**WHAT THE EXERCISE ASKS**: Only one span of the material below is wanted. Output it exactly, from the line with "Centro de Inovação" through the line with "Predio en el", without any pictures.

**DATA UNDER STUDY**:
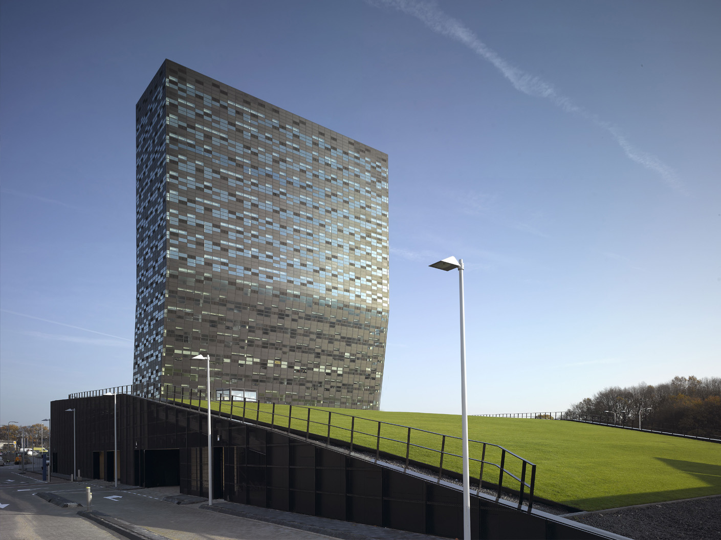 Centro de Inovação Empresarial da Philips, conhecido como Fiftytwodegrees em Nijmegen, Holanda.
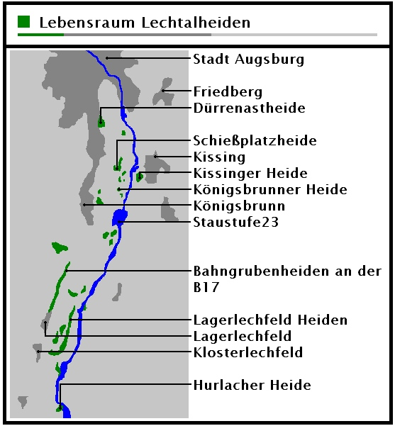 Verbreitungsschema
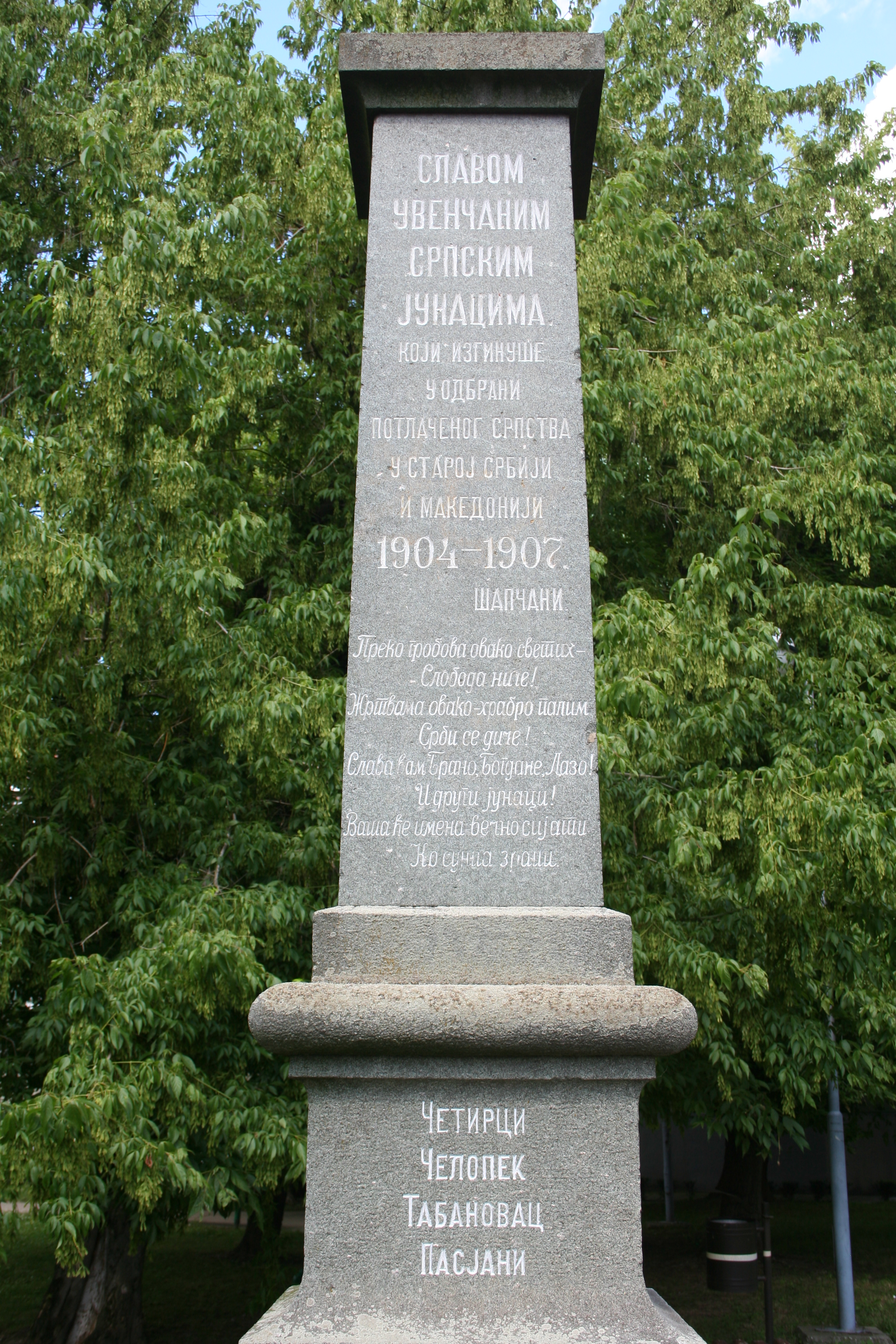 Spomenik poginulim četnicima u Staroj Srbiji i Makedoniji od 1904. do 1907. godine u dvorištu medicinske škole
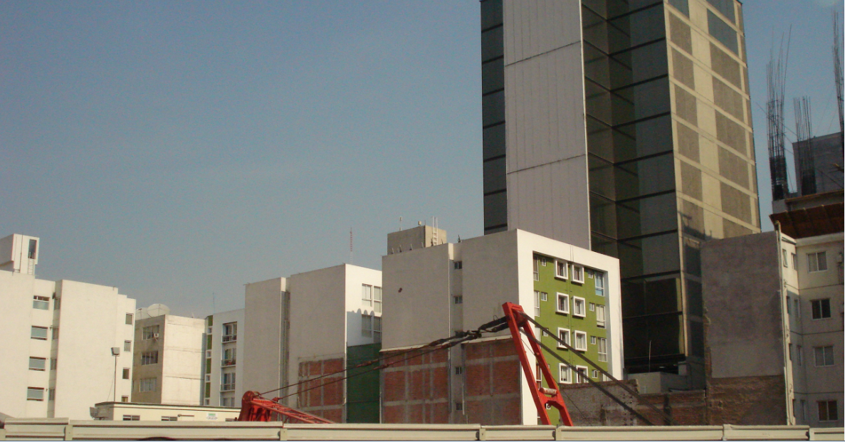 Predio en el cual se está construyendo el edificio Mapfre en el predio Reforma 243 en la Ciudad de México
...
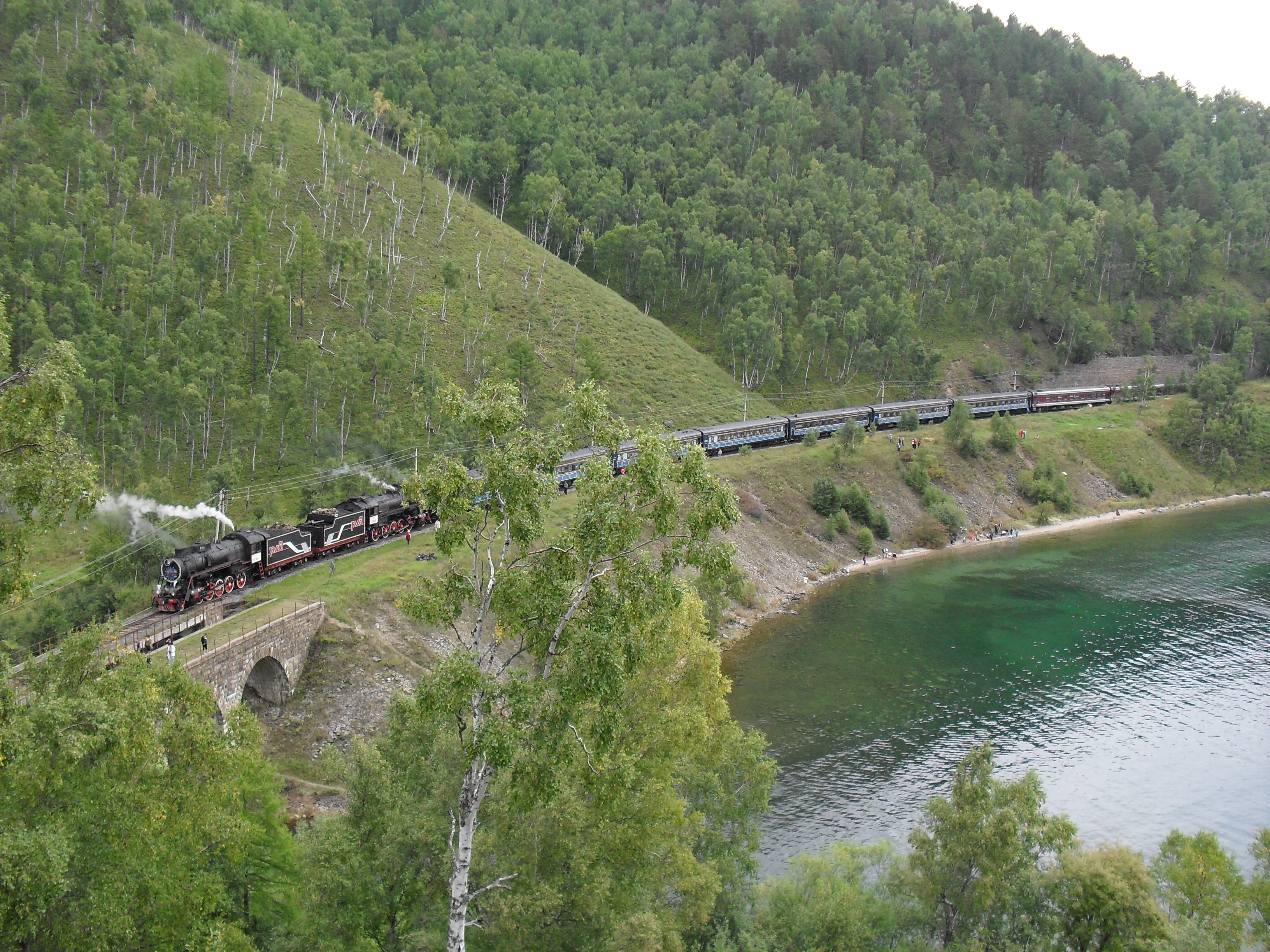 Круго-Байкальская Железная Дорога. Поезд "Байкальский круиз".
* * *
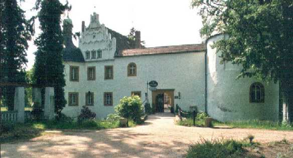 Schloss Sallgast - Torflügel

**EXERCISE RESULT**:
 Centro de Inovação Empresarial da Philips, conhecido como Fiftytwodegrees em Nijmegen, Holanda.
 Verbreitungsschema
 Spomenik poginulim četnicima u Staroj Srbiji i Makedoniji od 1904. do 1907. godine u dvorištu medicinske škole
 Predio en el cual se está construyendo el edificio Mapfre en el predio Reforma 243 en la Ciudad de México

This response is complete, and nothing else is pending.